Consider an extreme case as an illustrative example: suppose a zombie apocalypse virus, like in 28 Days Later or World War Z, has begun infecting people. By hypothesis, allowing this disease is a disaster, greater than any disaster humanity has experienced. Suppose governments can stop the disease, but only if they forcibly vaccinate everyone. It seems the need to prevent the zombie apocalypse overrides individuals' rights to refuse medication.

In principle, this argument might work, but as of now, it probably does not do the work we need it to do or it would do that work only if things got much worse. Consider the situation in the USA right now: most Americans receive vaccines. A sizeable (and growing) minority refuses to do so, and as a result, certain diseases are once again spreading. But while the spread of such diseases is bad, the number of cases, and especially the number of resulting deaths or long-term complications, is still statistically very low, and so the long-term consequences are still not quite bad enough to be called a disaster.

Arguably, we are not yet at the threshold of badness in which the need to avoid disaster trumps individual rights. If very few citizens were being vaccinated, or if the diseases were much worse, this ‘Avoiding Disaster Trumps Rights’ argument might work. But without here trying to defend a theory of just where the line between bad and disastrously bad is, it seems unlikely that most libertarians would or must accept that recent outbreaks qualify as a rights-trumping disasters.

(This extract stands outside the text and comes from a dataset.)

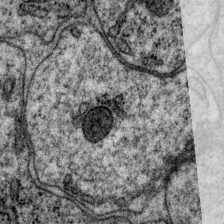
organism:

Advocates of mandatory vaccination might instead attempt to defend vaccination on paternalist grounds. ‘Hard paternalism’ refers to government policies that coerce citizens into performing certain actions, or avoiding other actions, for their own good.

But of course that is a non-starter for a libertarian. Libertarians believe that we must respect adults' rights to make stupid, self-destructive choices, though these decisions are, by hypothesis, stupid and self-destructive. Libertarians might accept that governments or other agencies should advertise that vaccines are effective and safe, and they might think it fine for doctors to refuse to take on patients who refuse vaccinations. But they would stop short of requiring that adults be vaccinated.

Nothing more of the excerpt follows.